I’ve tested and reviewed dozens of 72 hour kits and go bags for myself, friends, families, and clients and it amazes me how most of them have the same basic problems.

Fortunately, most of them are easy and inexpensive to fix and I’m going to tell you how you can identify and fix 10 of them. Here are the first 5…

1. Medications. If you have medications that you have to take on a regular basis, you need to keep at least 3 days worth in your 72 hour kit. Many drugs break down in the extreme heat of a car, so ask your pharmacist how long they’ll stay safe in your car and how long they’ll stay effective.

As an example, if your pharmacist tells you that a certain drug will last for 3 years at room temperature, but only 2 months if you keep it in your car, then you should use the drugs that are in your car every month or two and replace them with fresh drugs.

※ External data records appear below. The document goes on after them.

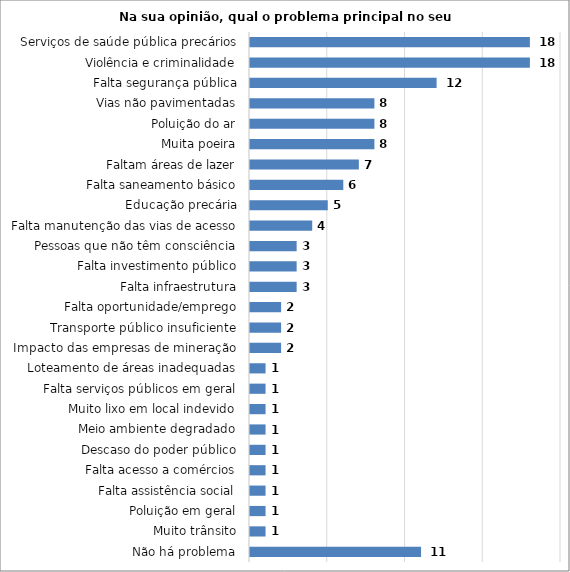
| Category | Series 0 |
|---|---|
| Não há problema | 11 |
| Muito trânsito | 1 |
| Poluição em geral | 1 |
| Falta assistência social | 1 |
| Falta acesso a comércios | 1 |
| Descaso do poder público | 1 |
| Meio ambiente degradado | 1 |
| Muito lixo em local indevido | 1 |
| Falta serviços públicos em geral | 1 |
| Loteamento de áreas inadequadas | 1 |
| Impacto das empresas de mineração | 2 |
| Transporte público insuficiente | 2 |
| Falta oportunidade/emprego | 2 |
| Falta infraestrutura | 3 |
| Falta investimento público | 3 |
| Pessoas que não têm consciência | 3 |
| Falta manutenção das vias de acesso | 4 |
| Educação precária | 5 |
| Falta saneamento básico | 6 |
| Faltam áreas de lazer | 7 |
| Muita poeira | 8 |
| Poluição do ar | 8 |
| Vias não pavimentadas | 8 |
| Falta segurança pública | 12 |
| Violência e criminalidade | 18 |
| Serviços de saúde pública precários | 18 |
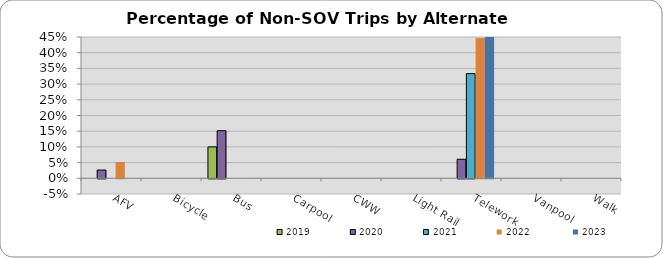
| Category | 2019 | 2020 | 2021 | 2022 | 2023 |
|---|---|---|---|---|---|
| AFV | 0 | 0.026 | 0 | 0.052 | 0 |
| Bicycle | 0 | 0 | 0 | 0 | 0 |
| Bus | 0.1 | 0.152 | 0 | 0 | 0 |
| Carpool | 0 | 0 | 0 | 0 | 0 |
| CWW | 0 | 0 | 0 | 0 | 0 |
| Light Rail | 0 | 0 | 0 | 0 | 0 |
| Telework | 0 | 0.061 | 0.333 | 0.446 | 0.458 |
| Vanpool | 0 | 0 | 0 | 0 | 0 |
| Walk | 0 | 0 | 0 | 0 | 0 |
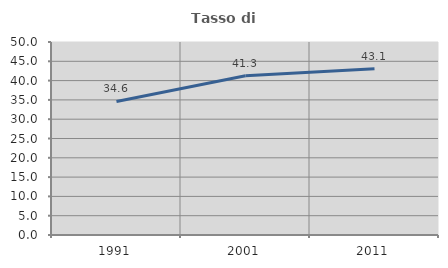
| Category | Tasso di occupazione   |
|---|---|
| 1991.0 | 34.604 |
| 2001.0 | 41.26 |
| 2011.0 | 43.101 |
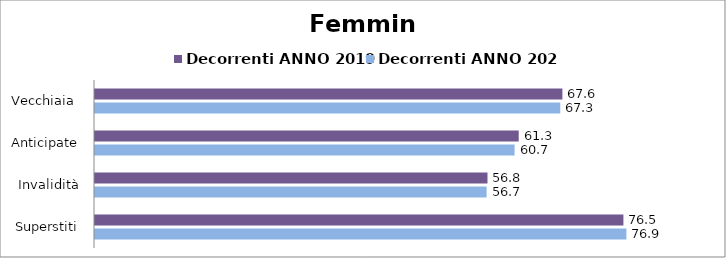
| Category | Decorrenti ANNO 2019 | Decorrenti ANNO 2020 |
|---|---|---|
| Vecchiaia  | 67.63 | 67.32 |
| Anticipate | 61.31 | 60.71 |
| Invalidità | 56.79 | 56.66 |
| Superstiti | 76.46 | 76.89 |
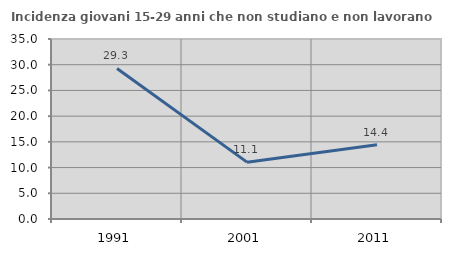
| Category | Incidenza giovani 15-29 anni che non studiano e non lavorano  |
|---|---|
| 1991.0 | 29.268 |
| 2001.0 | 11.055 |
| 2011.0 | 14.433 |

The life expectancy of your drugs will, of course, be different depending on where you live and the season of the year.

2. Footwear/clothes. If you ever wear flip flops, heels, or dress shoes, then consider carrying a pair of quality shoes/boots in your car.

Stick in at least one pair of quality socks and underwear as well.

Remember the pictures and videos after 9/11 of people running barefoot, holding their $500 shoes? Imagine how your body would feel after doing that for a few miles.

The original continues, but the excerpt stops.